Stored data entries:
-*-*-
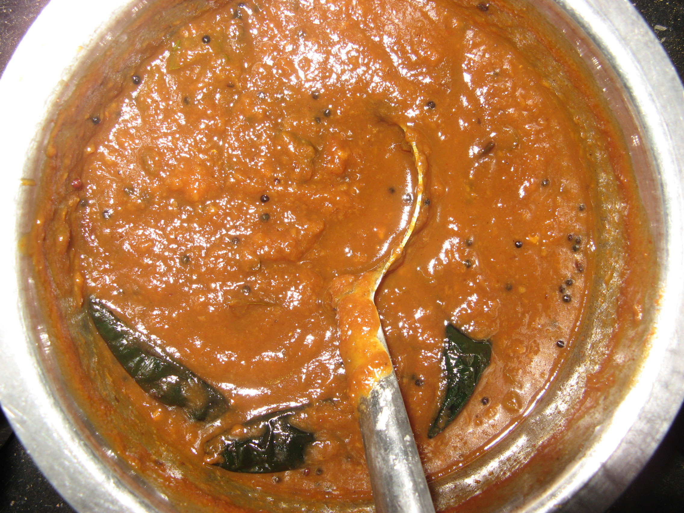 ഇഞ്ചി കറി
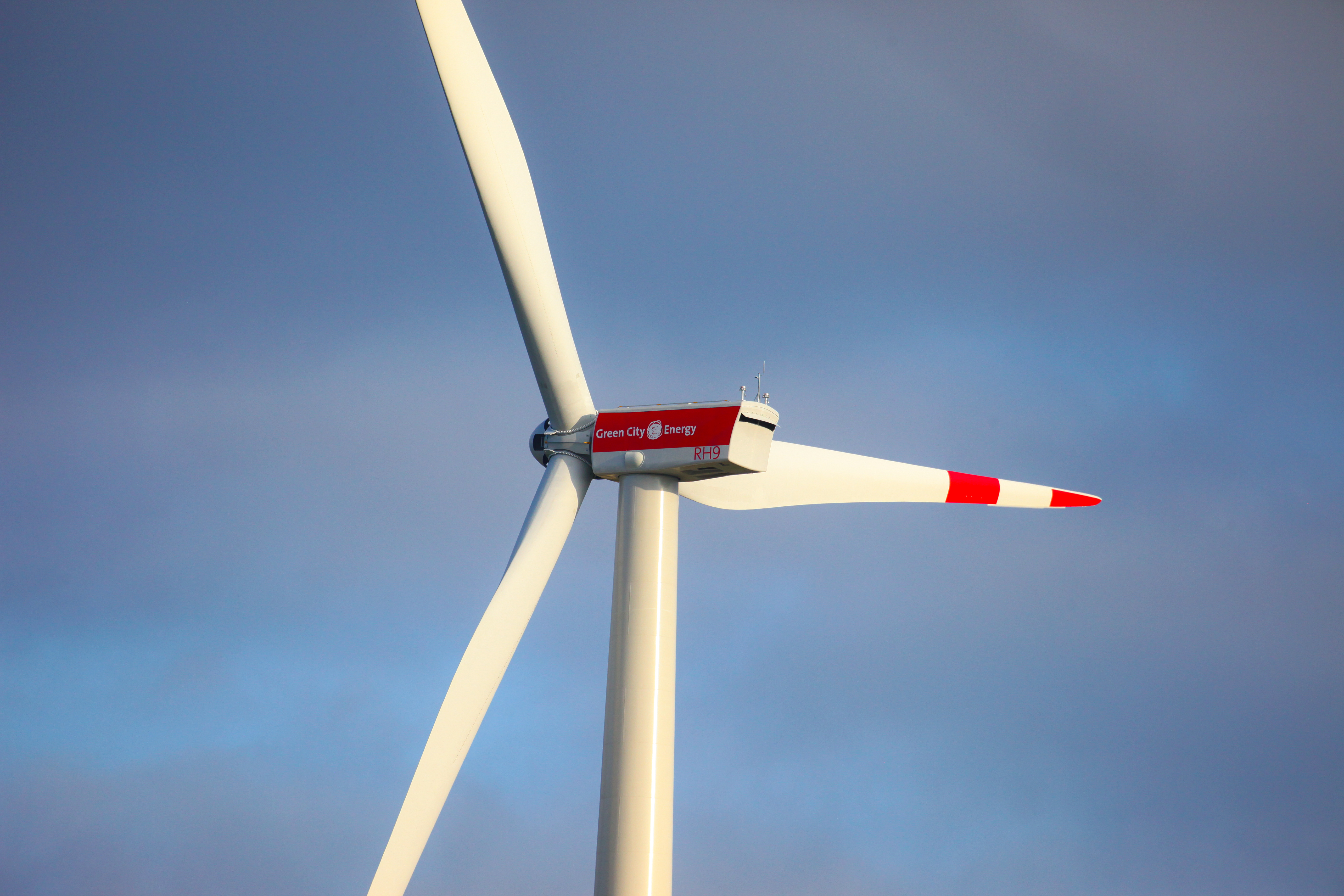 Windpark Sindersdorf
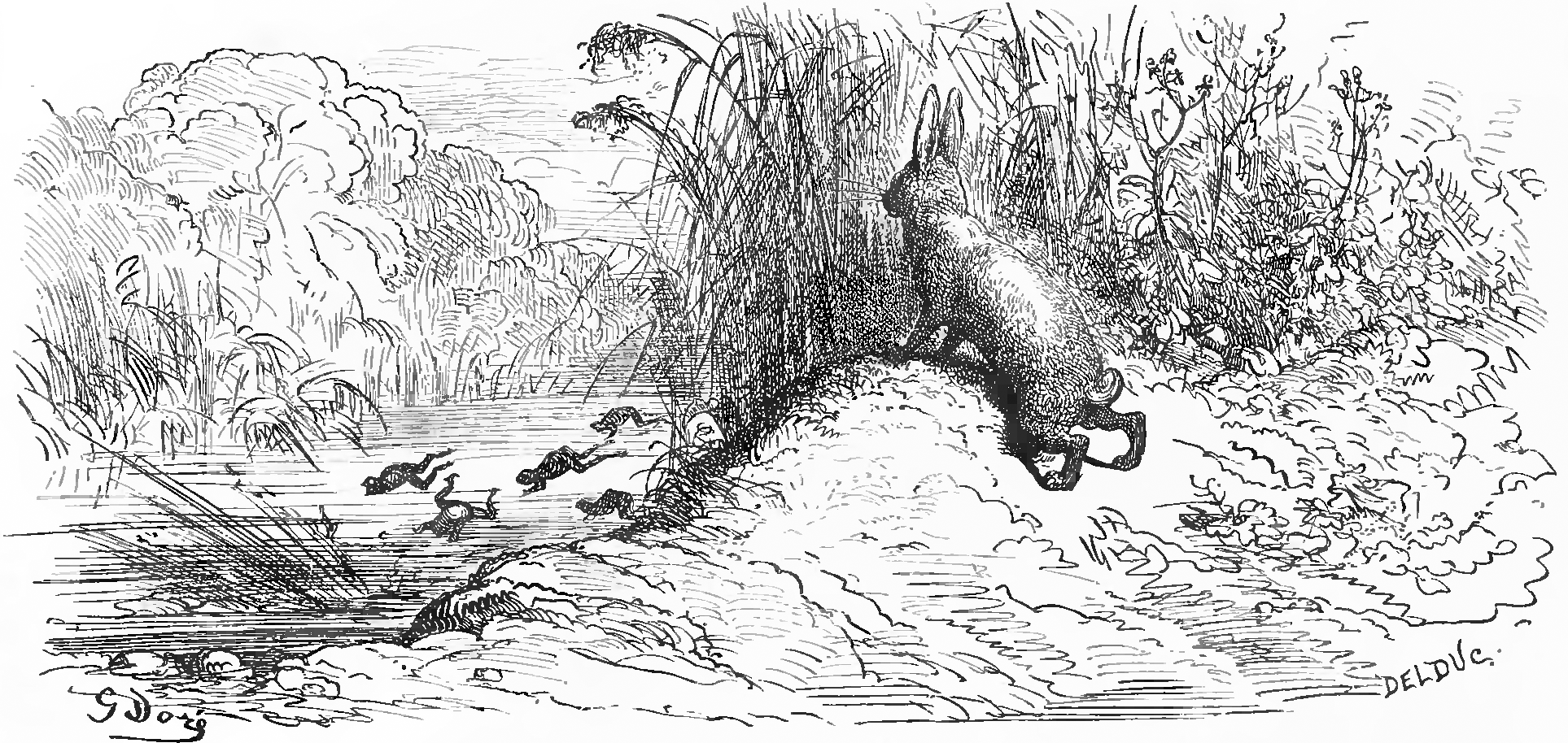 grafika z książki PL Bajki, Jean de La Fontaine, nakładem i drukiem Jana Noskowskiego, Warszawa 1876
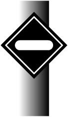 Железнодорожный сигнальный световой указатель «Опустить токоприёмник»
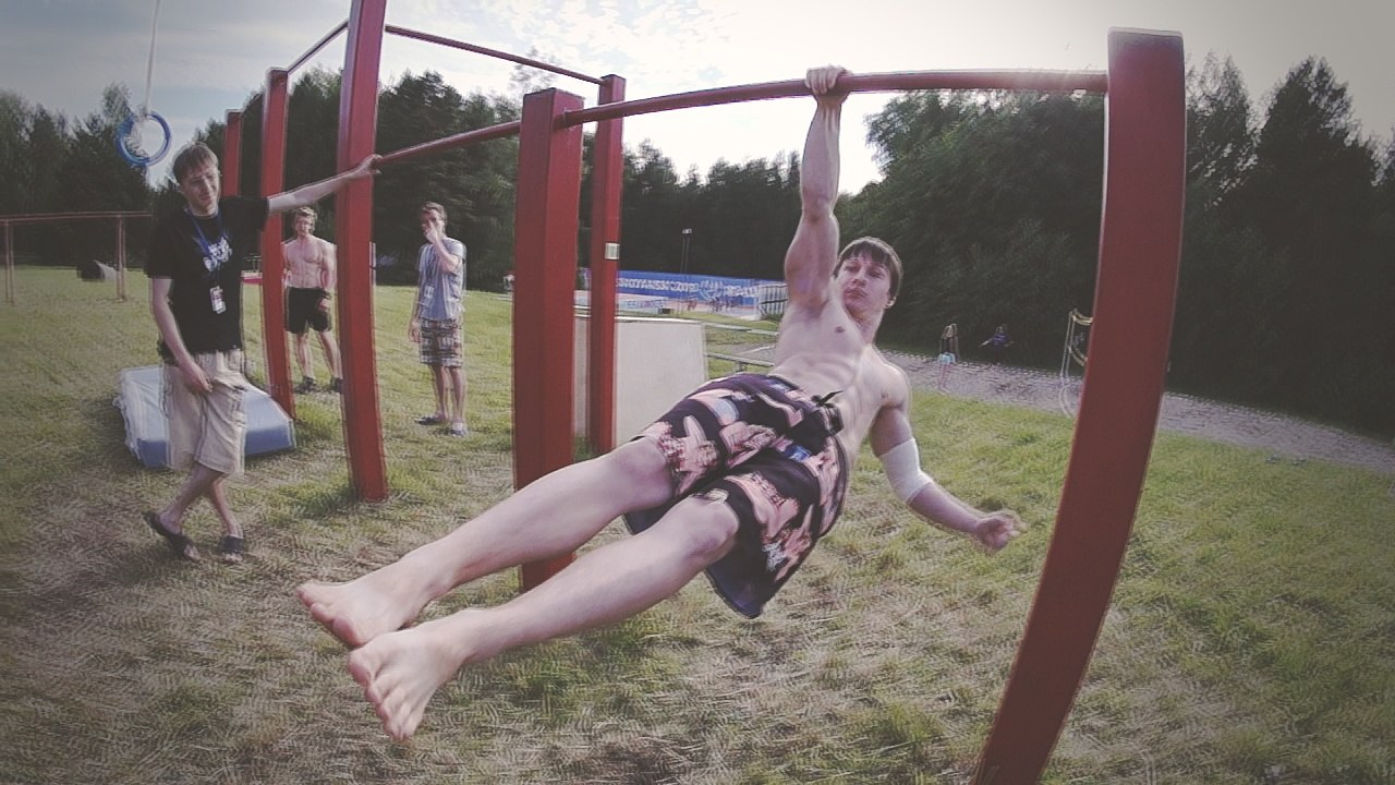 он арм ф
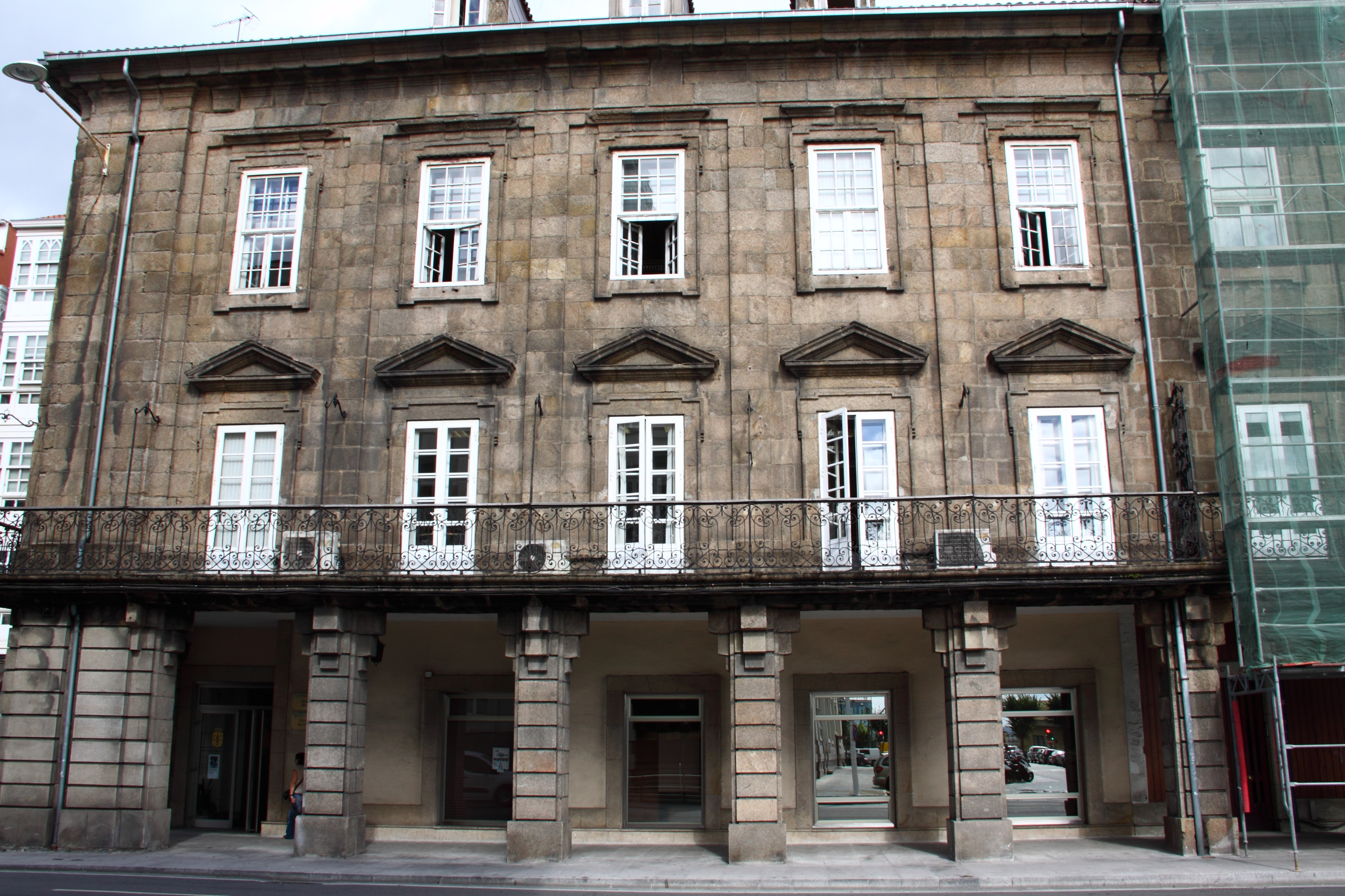 Casa Paredes, A Coruña
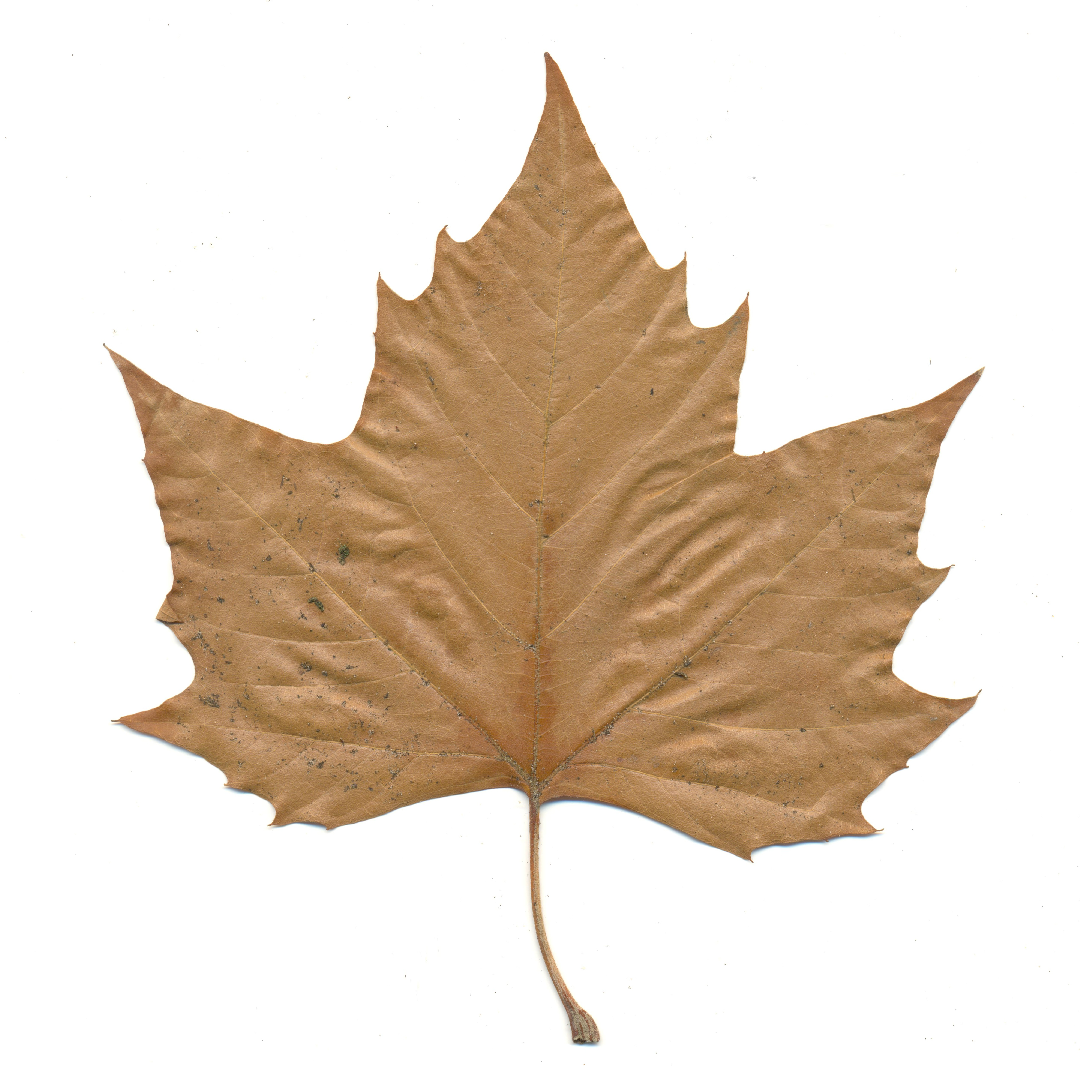 Een bruinig herfstblad.
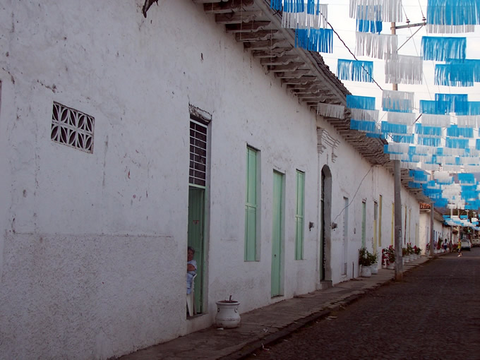 Calle típica de Parácuaro — casas altas de adobe con tejado rojo y calles empedradas.
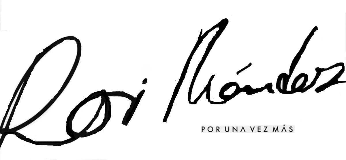 Fuente usada en la carátula de "Por Una Vez Más", sencillo de Roi Méndez (2018)
-*-*-
- **Assigned task**: Nothing but the lines from the one containing "Calle típica de" through the last line of the records above should appear, each repeated exactly, with no pictures.

- **Result for this exercise**:
 Calle típica de Parácuaro — casas altas de adobe con tejado rojo y calles empedradas.
 Fuente usada en la carátula de "Por Una Vez Más", sencillo de Roi Méndez (2018)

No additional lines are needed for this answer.